Background information
- Origin: London, England
- Genres: Post-punk; indie pop; neo-psychedelia;
- Years active: 1977–1998; 2004–present;
- Labels: Little Teddy Recordings; Domino Recording Company; Rocket Girl; Rough Trade; Fire Records (UK); Whaam! Records;
- Members: Dan Treacy; Mike Stone; Jeff Bloom; Dave Musker; Lee McFadden;
- Past members: 'Slaughter Joe' Foster; Ed Ball; Jowe Head; John Bennett; Gerard Bennett; Texas Bob Juarez; Mark 'Empire' Sheppard; Bernard Fox; Arnau Obiols; Mark Flunder; Kevin Mann; Victoria Yeulet; Mathew Sawyer; Graeme Wilson;
- Website: Homepage

= Television Personalities =

English post-punk band

Television Personalities are an English post-punk band formed in 1977 in London by front man and singer-songwriter Dan Treacy. Their varied career also encompasses neo-psychedelia and indie pop; the only constant being Treacy's songwriting, with the band being best known for their early single "Part Time Punks", a favourite of John Peel. Present and former members include Chelsea childhood friends 'Slaughter Joe' Joe Foster, one-time best friend Ed Ball and Jowe Head (ex-Swell Maps), with Jeffrey Bloom from 1983 to 1994. Treacy, Head and Bloom formed the longest unchanged line-up.

Though experiencing relatively minor commercial success, the TVP's have been highly regarded by critics as pioneers of early DIY music and proven to be widely influential on the C86 and twee generation, as well as Creation Records and American artists like Pavement and MGMT. In 1984, Pink Floyd's David Gilmour invited the TVP's to open for him. Kurt Cobain later invited the band to open for Nirvana in London on 5 November 1991. Treacy's unconventional but dryly witty and British pop culture-infused lyrics, have led to his reputation as a seminal and iconic figure within the independent music scene.

==Career==

===Formation===
Treacy was inspired to form the Television Personalities after hearing the Sex Pistols. He did not prepare set-lists for live performances, preferring to keep the band on their toes. The band struggled to find a name, and early suggestions included the names of mainstream and often ridiculed television hosts such as Nicholas Parsons, Russell Harty, Bruce Forsyth and Hughie Green, before they decided on the more generic "Television Personalities".

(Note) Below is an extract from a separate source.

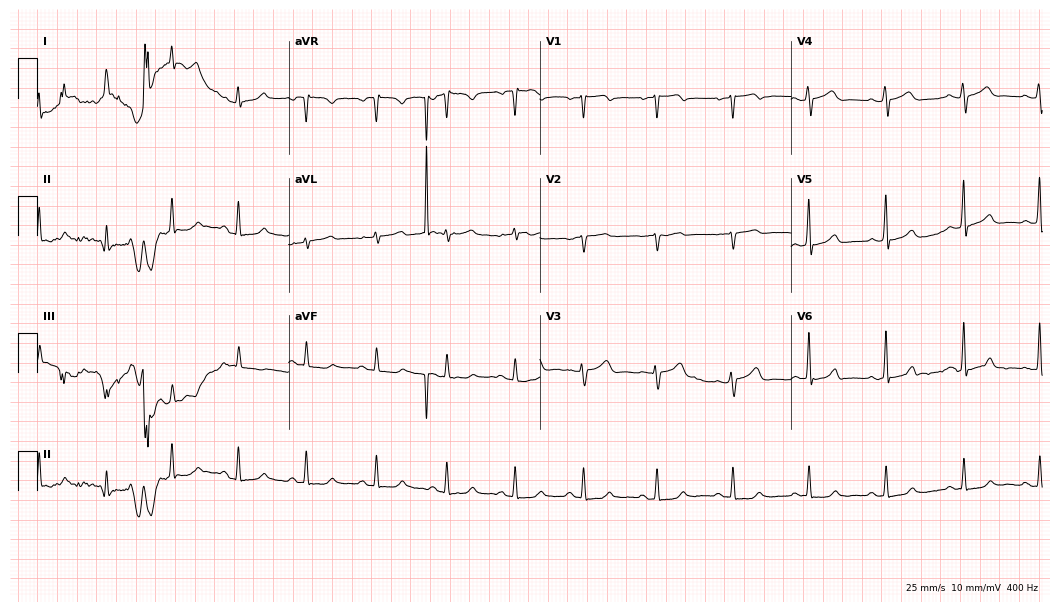
Standard 12-lead ECG recorded from a 39-year-old female (10.2-second recording at 400 Hz). None of these six findings is recorded: first-degree AV block, right bundle branch block (RBBB), left bundle branch block (LBBB), sinus bradycardia, atrial fibrillation (AF), sinus tachycardia.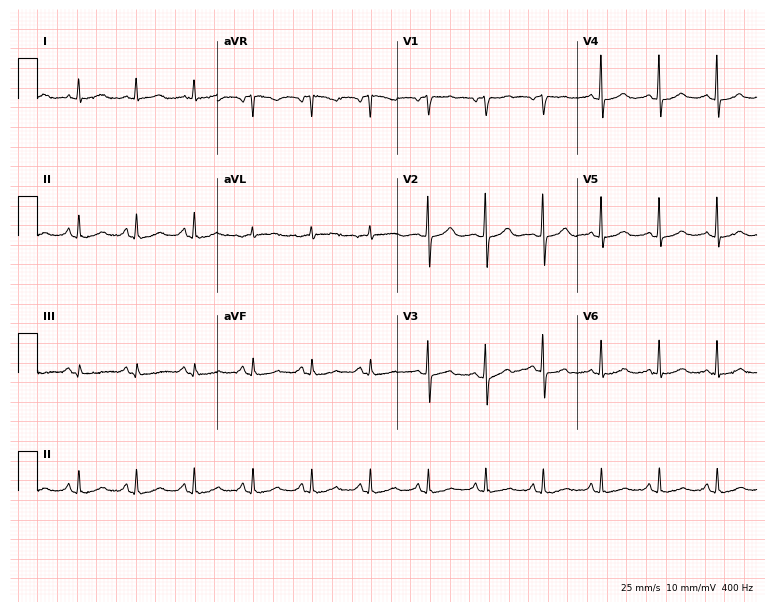
12-lead ECG (7.3-second recording at 400 Hz) from a 59-year-old female patient. Screened for six findings — first-degree AV block, right bundle branch block, left bundle branch block, sinus bradycardia, atrial fibrillation, sinus tachycardia — none is recorded.

Their first single "14th Floor" was released in January 1978. It was followed by the 1978 EP Where's Bill Grundy Now? which brought them to popular attention. The EP features their lone chart hit, the seminal "Part Time Punks", written while Treacy was aged 17 and living in a high-rise building on London's King's Road. Ed Ball was amazed at the quality of Treacy's writing, and admitted that he "couldn't believe the lyrics. Suddenly, my best friend was coming out with these amazing songs." With the financial backing of his mother, Treacy hand-pressed 500 copies of "'Where's Bill Grundy Now?", each with a photocopied sleeve, which he sent to various record companies and radio DJs. The track was picked up by John Peel of the BBC who loved the EP and played it repeatedly. Despite this, Treacy had underestimated the costs of production and admitted that his "mum was hassling me to pay back the money."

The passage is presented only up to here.